▶ _What you need to do_: The output must be exactly the lines from the "トーピース・ヒールピース一体" line through the end of the listing below, with no picture included.

▶ _Information supplied_:

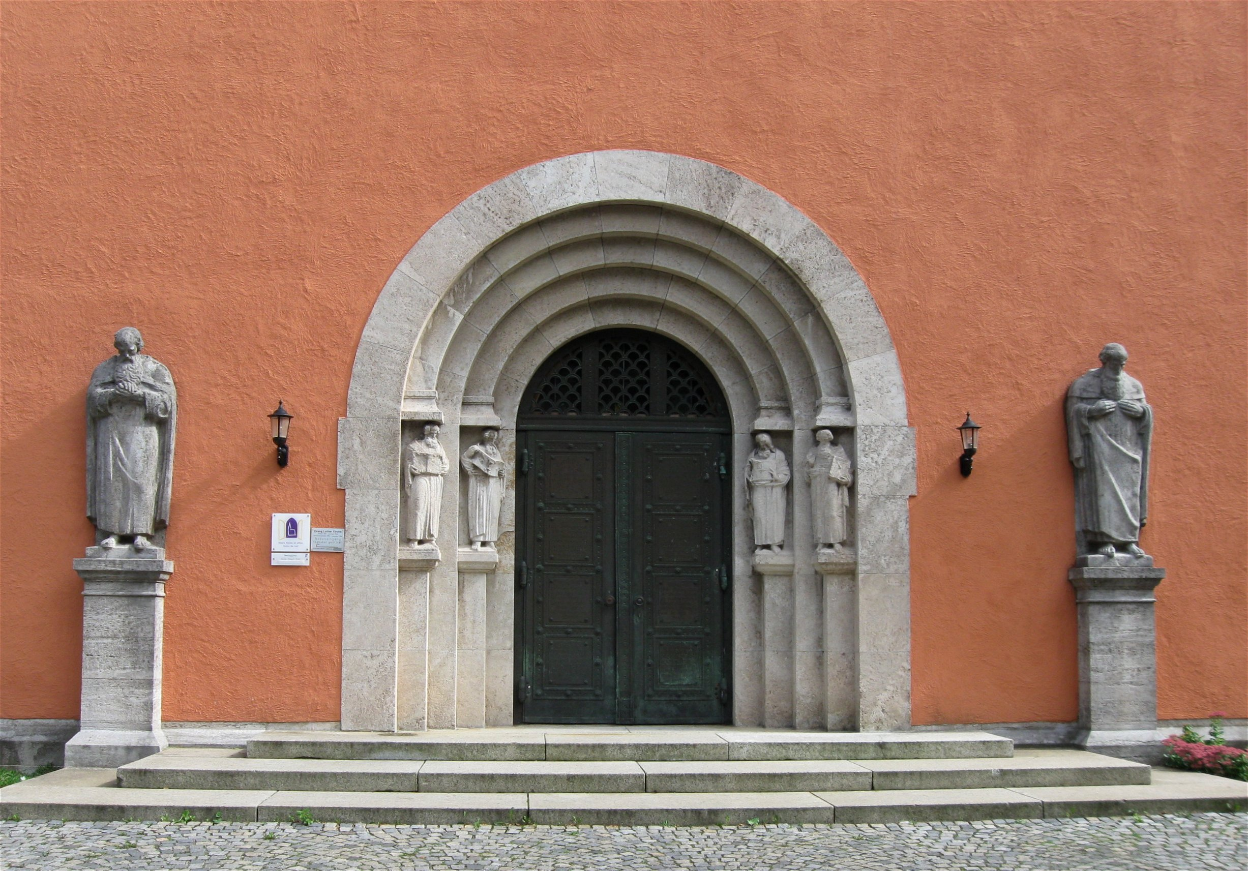 Martin-Luther-Straße 4; Evang.-Luth. Lutherkirche samt Pfarrhaus, Baugruppe mit Turm, historische Anklänge, 1926–27 von Hans Grässel; städtebauliches Pendant zur Hl. Kreuz Kirche Giesing (siehe Ichostraße 1).
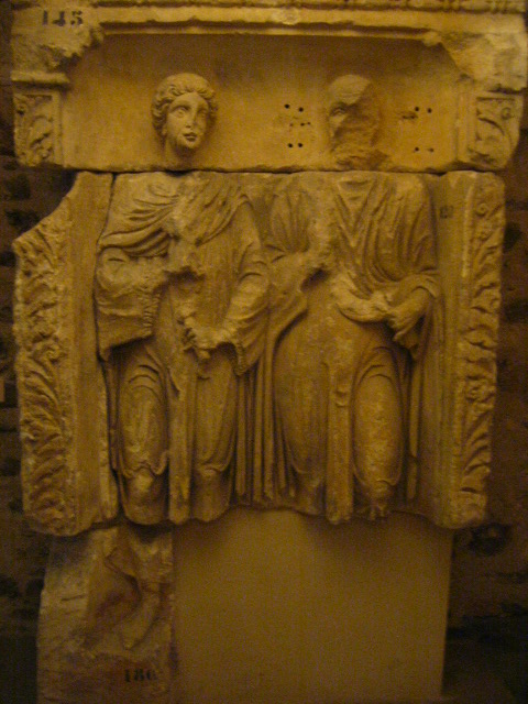 Musée de Sens, Yonne, France : stèle gallo-romaine représentant un couple
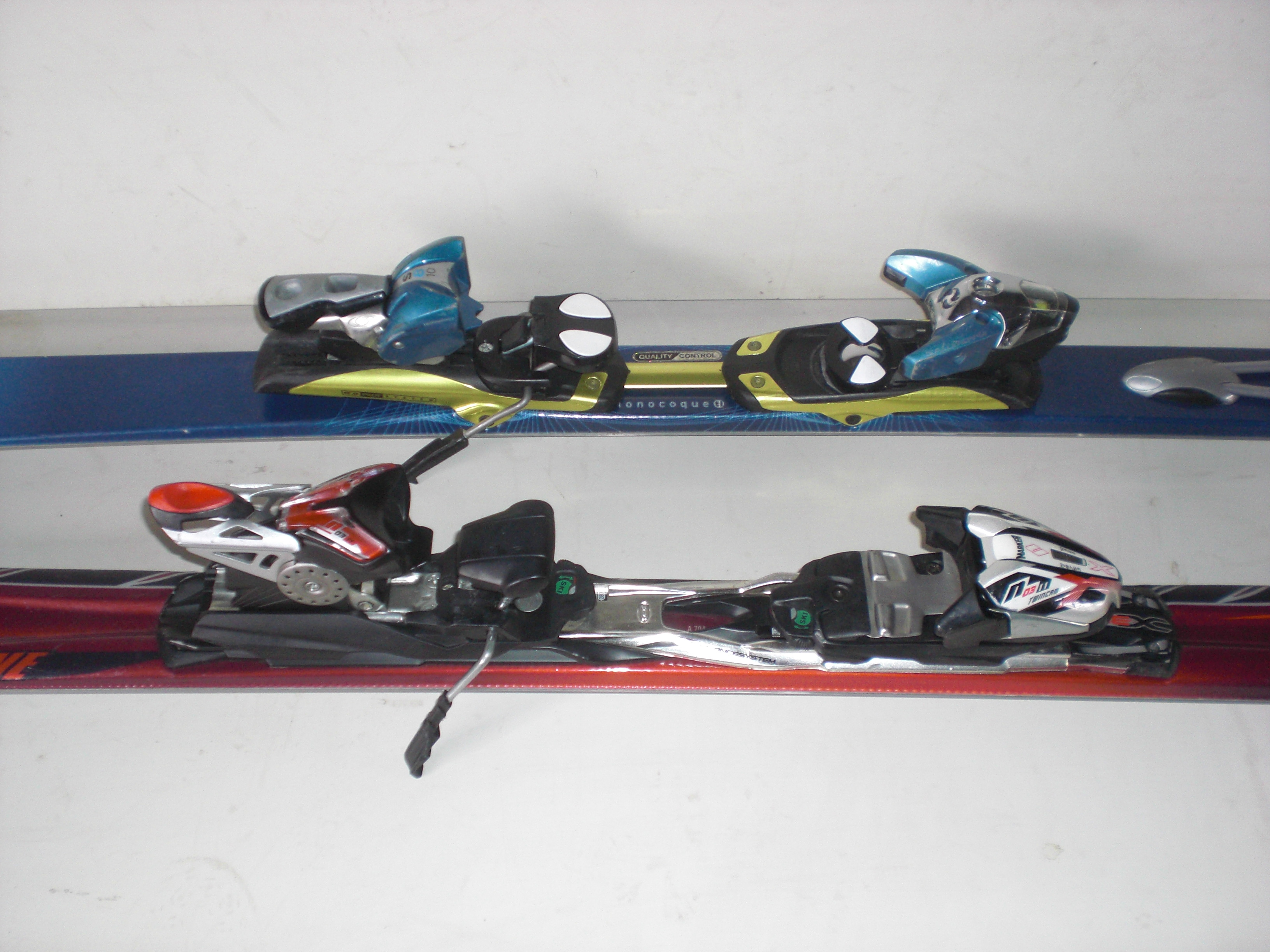 トーピース・ヒールピース一体型ビンディングの一例、ビンディングをスキーに固定する部分を変えているものもある。
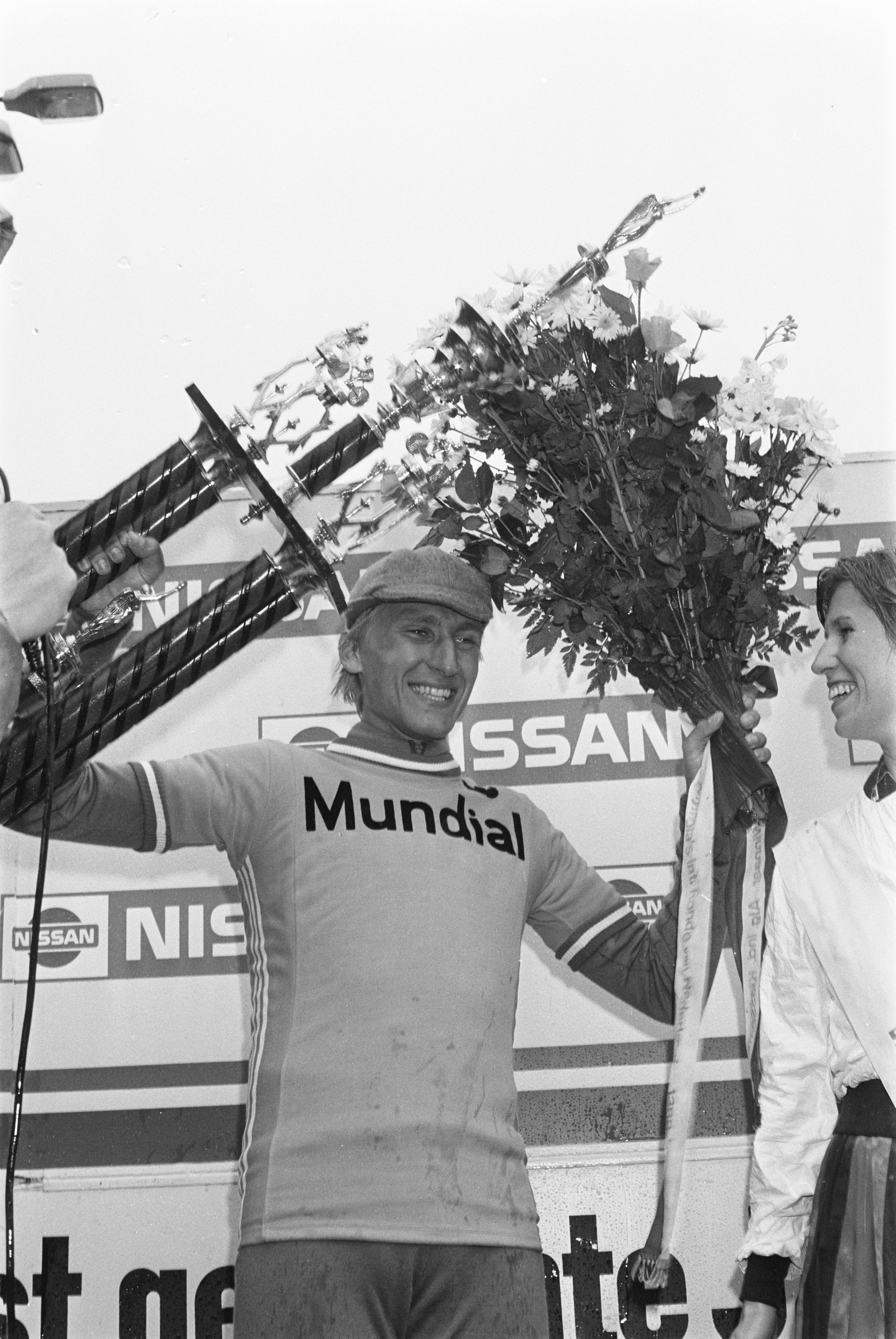 Collectie / Archief : Fotocollectie Anefo Reportage / Serie : [ onbekend ] Beschrijving : Huldiging van Mario Hernig uit de voormalige DDR, winnaar van Olympia's Ronde van Nederland 1983 Datum : 2 juni 1983 Trefwoorden : huldigingen, wedstrijden, wielrennen Persoonsnaam : Hernig, Mario Fotograaf : Croes, Rob C. / Anefo Auteursrechthebbende : Nationaal Archief Materiaalsoort : Negatief (zwart/wit) Nummer archiefinventaris : bekijk toegang 2.24.01.05 Bestanddeelnummer : 932-6085

▶ _Task result_:
 トーピース・ヒールピース一体型ビンディングの一例、ビンディングをスキーに固定する部分を変えているものもある。
 Collectie / Archief : Fotocollectie Anefo Reportage / Serie : [ onbekend ] Beschrijving : Huldiging van Mario Hernig uit de voormalige DDR, winnaar van Olympia's Ronde van Nederland 1983 Datum : 2 juni 1983 Trefwoorden : huldigingen, wedstrijden, wielrennen Persoonsnaam : Hernig, Mario Fotograaf : Croes, Rob C. / Anefo Auteursrechthebbende : Nationaal Archief Materiaalsoort : Negatief (zwart/wit) Nummer archiefinventaris : bekijk toegang 2.24.01.05 Bestanddeelnummer : 932-6085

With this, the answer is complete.